1. Use Unique Test Emails

Always use identifiable test email addresses:

•test-strategy-{strategy_name}@example.com
•dev-{your_name}@example.com
•Never use real user emails for testing

2. Clean Up Test Tasks

Always delete test tasks after validation:

bash

# List all test tasks
python3 list_tasks.py --api-key "$PROD_API_KEY" | grep "test-"

# Bulk delete
python3 batch_delete_tasks.py --pattern "test-*"

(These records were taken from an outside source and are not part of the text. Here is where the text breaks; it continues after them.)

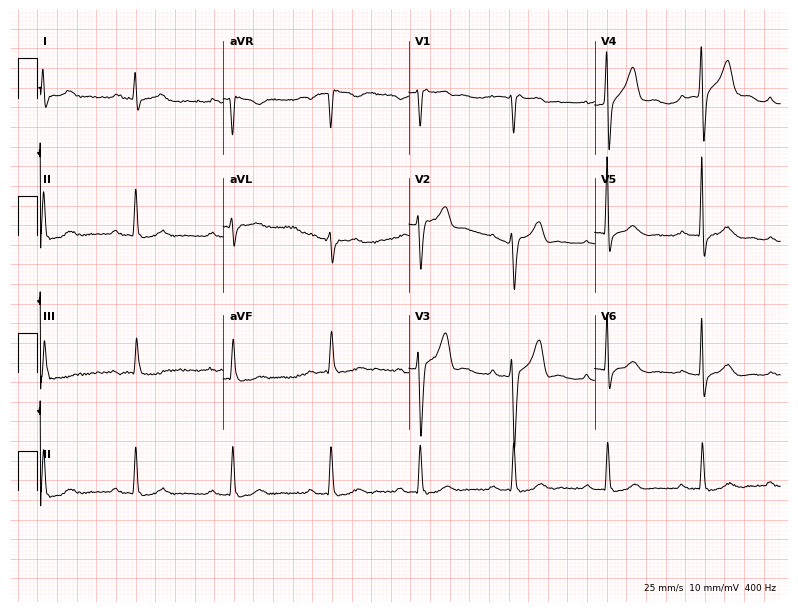
Standard 12-lead ECG recorded from a man, 71 years old (7.6-second recording at 400 Hz). None of these six findings is recorded: first-degree AV block, right bundle branch block (RBBB), left bundle branch block (LBBB), sinus bradycardia, atrial fibrillation (AF), sinus tachycardia.
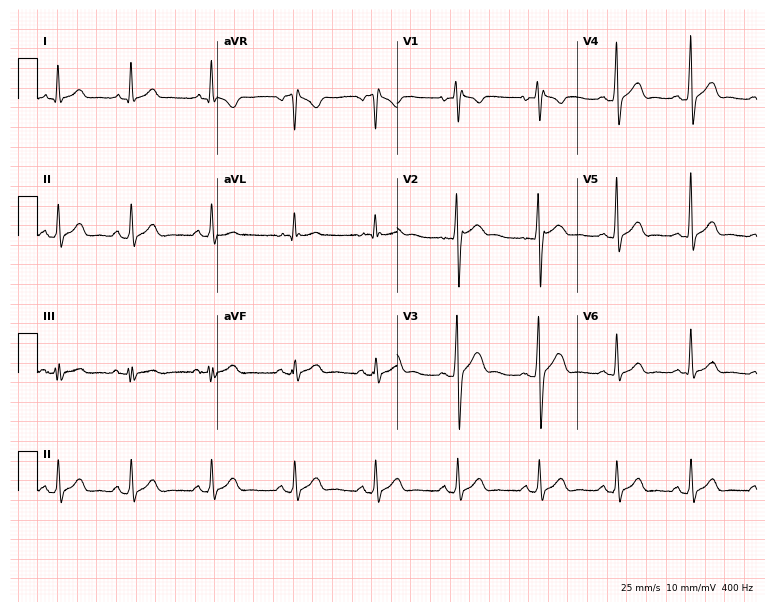
12-lead ECG from a 34-year-old man. No first-degree AV block, right bundle branch block, left bundle branch block, sinus bradycardia, atrial fibrillation or sinus tachycardia recorded for this tracing. Only these six findings were labelled.
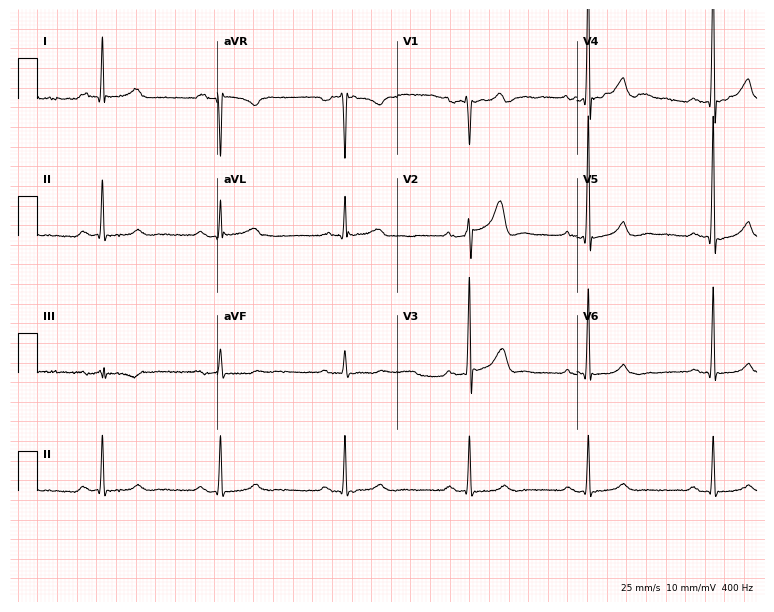
Resting 12-lead electrocardiogram (7.3-second recording at 400 Hz). Patient: a male, 64 years old. Read as a normal ECG.
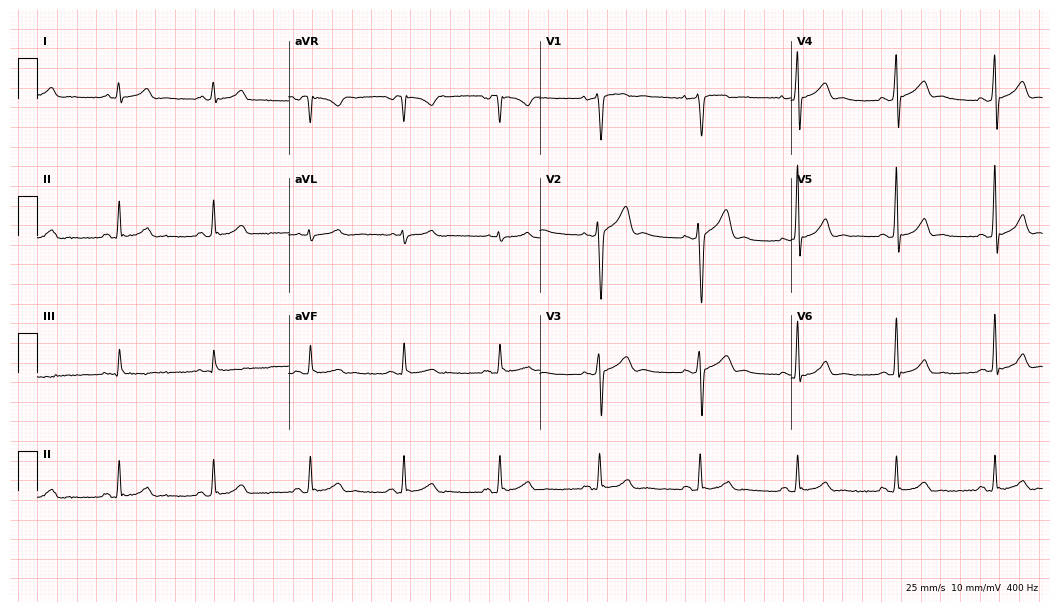
Standard 12-lead ECG recorded from a 46-year-old male. None of these six findings is recorded: first-degree AV block, right bundle branch block (RBBB), left bundle branch block (LBBB), sinus bradycardia, atrial fibrillation (AF), sinus tachycardia. Other findings, if any, are not listed.

3. Use Webhook.site for Quick Tests

For quick tests without setting up infrastructure:

•Go to https://webhook.site
•Copy your unique URL
•Use as CALLBACK_URL
•View results in browser

4. Tag Test Executions

When creating test tasks, use descriptive topics:

bash

# Good
--topic "[TEST] AI news - strategy_v2_iteration_3"

# Bad
--topic "test"

This makes Langfuse traces easier to find and filter.

5. Automate Full Loop

Create a script for the full optimization loop:

bash

#!/bin/bash
# optimize_strategy.sh

STRATEGY_SLUG=$1
TEST_TOPIC=$2

# Generate → Validate → Deploy → Test → Analyze → Report
...

6. Monitor API Rate Limits

Production API may have rate limits:

•Wait between batch executions
•Use --poll-interval to avoid overwhelming the API
•Check API response headers for rate limit info

Troubleshooting

"Authentication failed":

•Verify PROD_API_KEY is set correctly
•Check API key is active in production database
•Ensure X-API-Key header is sent

"Webhook not receiving results":

•Verify CALLBACK_URL is publicly accessible
•Check webhook receiver logs
•Use webhook.site for debugging
•Ensure URL doesn't have trailing slash inconsistencies

"Task execution times out":

•Increase --timeout parameter
•Check production logs for errors
•Verify strategy is valid and doesn't have infinite loops
•Check Langfuse for ERROR level traces

"Cannot find Langfuse trace":

•Wait 30-60 seconds for trace to be indexed
•Verify metadata fields match (email, topic)
•Check time range is wide enough
•Use --time-range "last_1_day" for safety

"Health check fails":

•Verify PROD_API_URL is correct
•Check if API is deployed and running
•Verify network connectivity
•Check API logs for startup errors

Security Considerations

1. API Key Management

DO:

•Store API key in environment variables
•Use separate API keys for testing vs production
•Rotate keys regularly

DON'T:

•Commit API keys to git
•Share API keys in logs or screenshots
•Use production API key for automated testing

2. Test Data

DO:

•Use fake/test email addresses
•Use non-sensitive research topics
•Mark test tasks clearly

DON'T:

•Use real user data for testing
•Test with sensitive/confidential topics
•Leave test tasks in production database

3. Webhook Security

DO:

•Use HTTPS for webhook URLs
•Validate webhook payloads
•Log webhook failures

DON'T:

•Expose webhook receiver without authentication
•Trust webhook data without validation
•Store sensitive data in webhook logs

Success Criteria

Good production testing should:

•✅ Use isolated test tasks (identifiable emails)
•✅ Clean up after completion
•✅ Link to Langfuse traces for analysis
•✅ Document results for comparison
•✅ Enable rapid iteration (< 5 min per cycle)
•✅ Validate before deploying to real users

Remember: This skill is about safe production testing, not replacing proper staging environments. Use it for:

•Strategy validation
•Performance profiling
•Regression testing
•Optimization loops

For high-risk changes, always test locally first using run_daily_briefing.py.